WELLINGTON, Fla. - A several-year-old proposal to build townhouses and offices on an undeveloped rectangle of land bordering the Versailles community has been replaced with plans for apartments and commercial space - and on a far more intense scale than originally designed.

Wellington Parc, on the west side of State Road 7 about 1 mile south of Forest Hill Boulevard, would have 158 rental units and 65,000 square feet of office space on 16 acres.

The original project, formerly known as Wellington Pointe, had been approved in 2006 for 92 townhouses and 31,830 square feet of office space. It didn't have any commercial space.

"The increases here are just too large," Versailles resident Mike Grassi said. "If this development goes through as proposed, it's going to have a tremendous negative impact not only on the quality of life there but also on the home values."

Grassi, whose property is adjacent to Wellington Parc, bought his home two years ago based on the developer's original plans.

"That wasn't upsetting to me at all," Grassi said. "That was somewhat consistent with the nature of our community. We purchased our home based on that."

The Versailles Homeowner's Association, representing 450 homes, is fighting the project, which will border about 40 homes.

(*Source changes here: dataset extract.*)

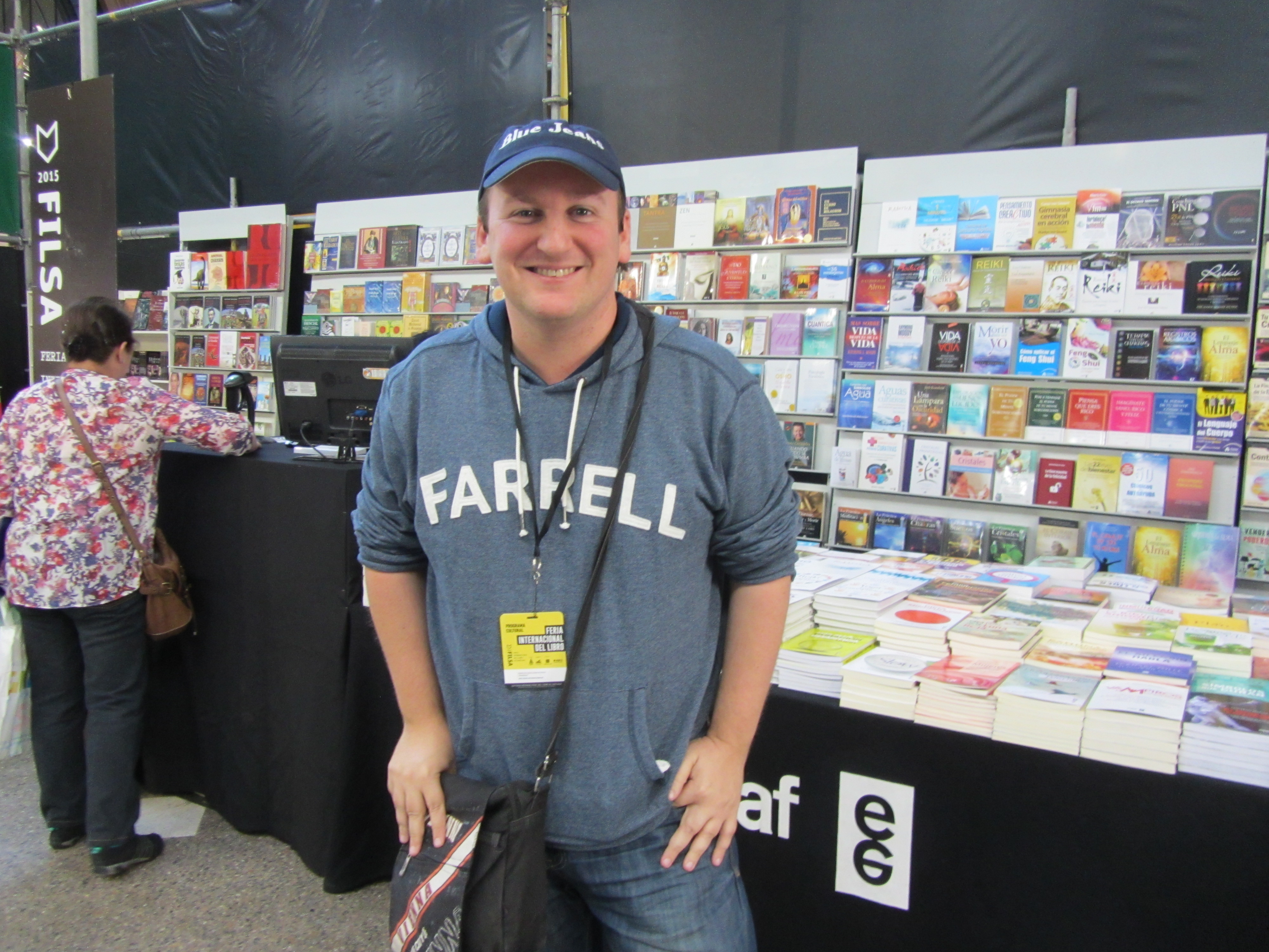 El escritor español Blue Jeans en la Feria Internacional del Libro de Santiago 2015

"A lot of these people put their life savings into these homes," association president Sal Van Casteren said. "This is another case of the builder who wants to come in and bulldoze for maximum profit."

When Wellington Parc owners - WPI, LLC and SB Wellington, LLC - submitted their original plans, Wellington's comprehensive plan allowed residential density in mixed-use projects to be calculated differently from how it can be calculated now. In 2006, the owners could have had up to 115 homes, though they asked for fewer. In 2008 the comprehensive plan, which dictates land-use guidelines, changed allowing for up to 158 homes.

It's unclear why the developers changed the project from owned to rental units, or why they shifted from office to commercial space and doubled the amount. Eleanor Halperin, a lawyer representing the developer, declined a call to discuss the new proposal.

The village's planning and zoning board is scheduled to consider the new application Sept. 5. The board had expected to hear the proposal this month, but developers requested it be postponed so they could address Wellington staff recommendations.

About 50 Versailles residents, along with a lawyer representing their homeowner association, turned up for the May 2 hearing and were dismayed with its delay.

Village staff has recommended that the apartment buildings reach no higher than three stories and are at least 100 feet from the western property line. Also, none of the structures within 100 feet of the western property line can be taller than 25 feet, staff recommended.

Wellington Parc, in conjunction with two other projects, Wellington Charter School and Palomino Executive Park, would warrant a traffic light at the intersection of State Road 7 and Palomino Drive, according to a Wellington staff report.